0

Let's say I get an R-squared value of 97% with 3 independent variables. Now, let's say that my R-squared value increases to 99% after adding 3 more independent variables (so total of 6 independent variables). Is it fair to say that the additional 2% variance is explained by the newly added 3 independent variables (and the remaining 1% is noise)?

Any quick response is really appreciated.

Thanks. Abhishek M

MAbhishek
  • 1
  • 1
  • 1
    The short answer is no. If you add enough independent variables, you can “explain” anything. Perhaps look up something like “adjusted R-squared”. – Ed V Apr 28 '20 at 17:18
  • As Ed V has mentioned, the R squared will keep increasing as you add more predictors [(see this)](https://stats.stackexchange.com/questions/207717/why-does-r2-grow-when-more-predictor-variables-are-added-to-a-model).
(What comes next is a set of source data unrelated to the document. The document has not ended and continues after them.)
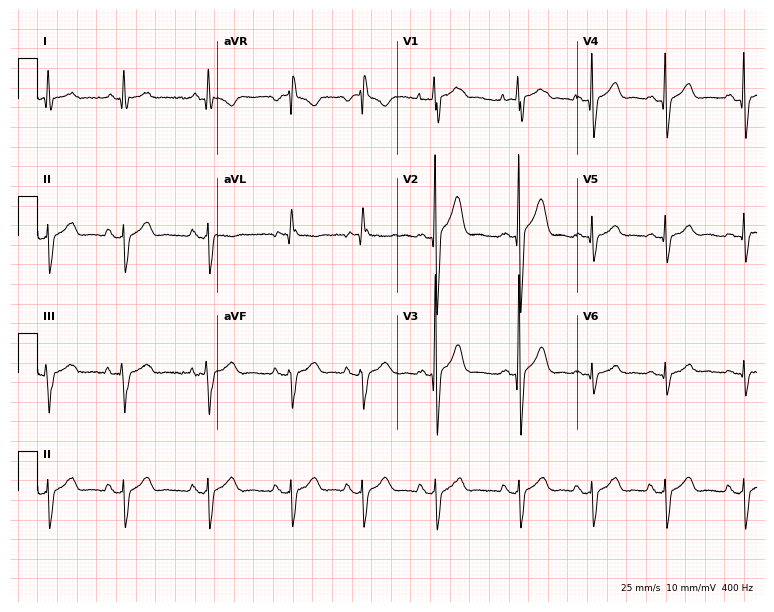
Electrocardiogram, a 22-year-old man. Of the six screened findings (first-degree AV block, right bundle branch block, left bundle branch block, sinus bradycardia, atrial fibrillation, sinus tachycardia), none is recorded.
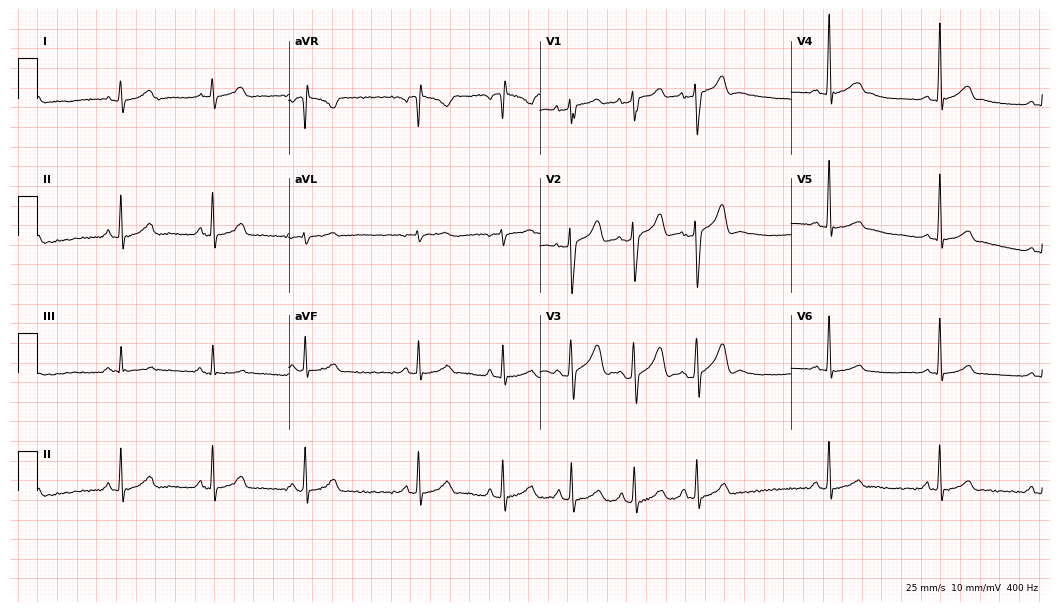
Electrocardiogram (10.2-second recording at 400 Hz), a man, 18 years old. Of the six screened findings (first-degree AV block, right bundle branch block (RBBB), left bundle branch block (LBBB), sinus bradycardia, atrial fibrillation (AF), sinus tachycardia), none is recorded. Findings outside these six are not listed.
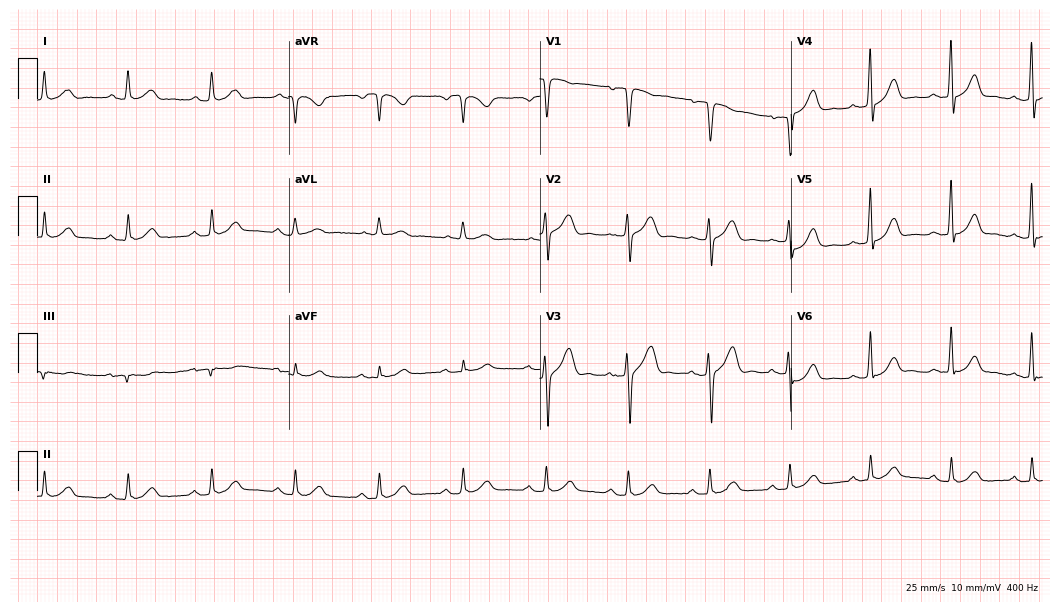
12-lead ECG from a 54-year-old male patient. Screened for six findings — first-degree AV block, right bundle branch block, left bundle branch block, sinus bradycardia, atrial fibrillation, sinus tachycardia — none is recorded.
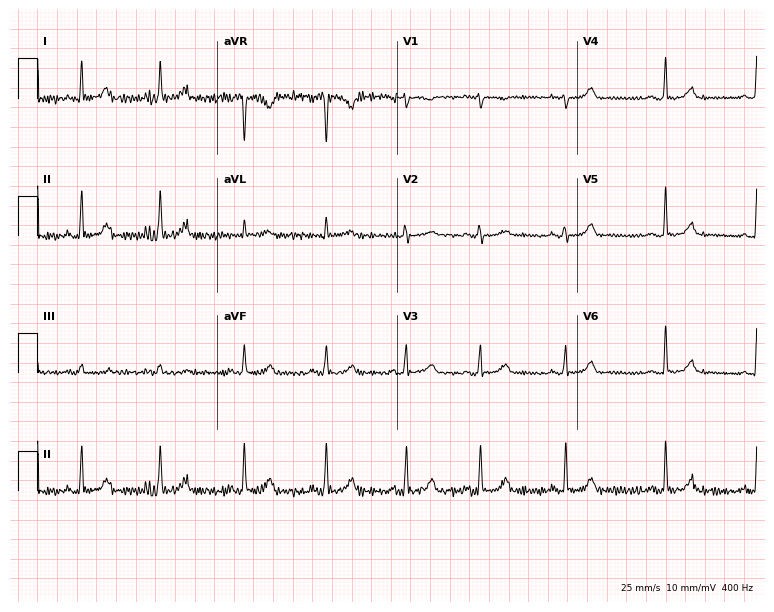
ECG (7.3-second recording at 400 Hz) — a 33-year-old female. Screened for six findings — first-degree AV block, right bundle branch block (RBBB), left bundle branch block (LBBB), sinus bradycardia, atrial fibrillation (AF), sinus tachycardia — none is recorded. Only these six findings were labelled.
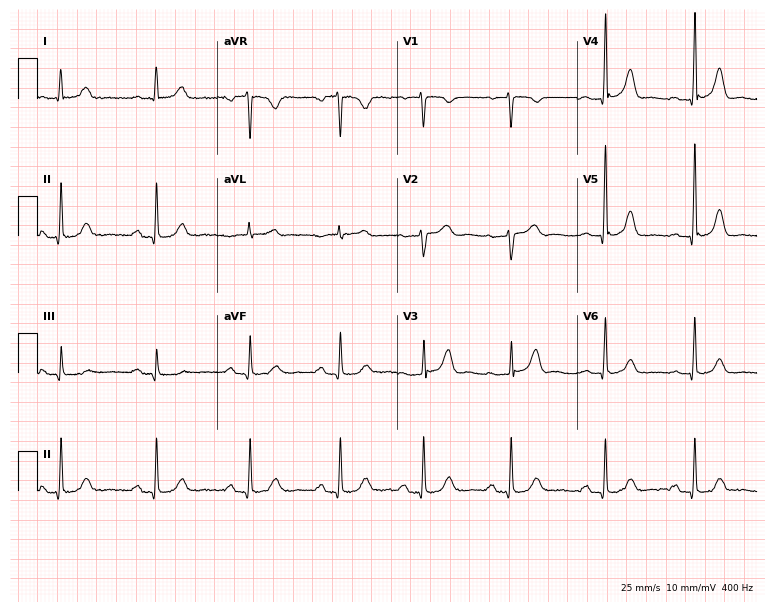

The adjusted R squared will penalize the score as you add predictors [(see this)](https://stats.stackexchange.com/questions/52517/why-is-adjusted-r-squared-less-than-r-squared-if-adjusted-r-squared-predicts-the) – nwaldo Apr 28 '20 at 18:11
  • Thanks for the quick replies. I think I am understanding what you said specifically as it relates to 1% noise that I mentioned in my example. What about the 2% in my example? Can I say that the extra 2% variance is explained by the 3 new variables? – MAbhishek Apr 28 '20 at 18:24

1 Answers1

0

As Ed and nwaldo wrote, each variable added, even the worst variable imagined, will increase your r^2. So although the "simple" answer is that the extra 2% was "added" due to the new vars, this is statistically a wrong conclusion and a wrong procedure.

As r^2 will always increase, that is not much of a science just to add up more variables (try even with a random variable, and you'll see a small increase). Therefore as mentioned in the comments you must use R^2 adjusted or another form of measurement (AIC for example), to truly conclude that the addition added some explained variance.

HermanK
  • 75
  • 6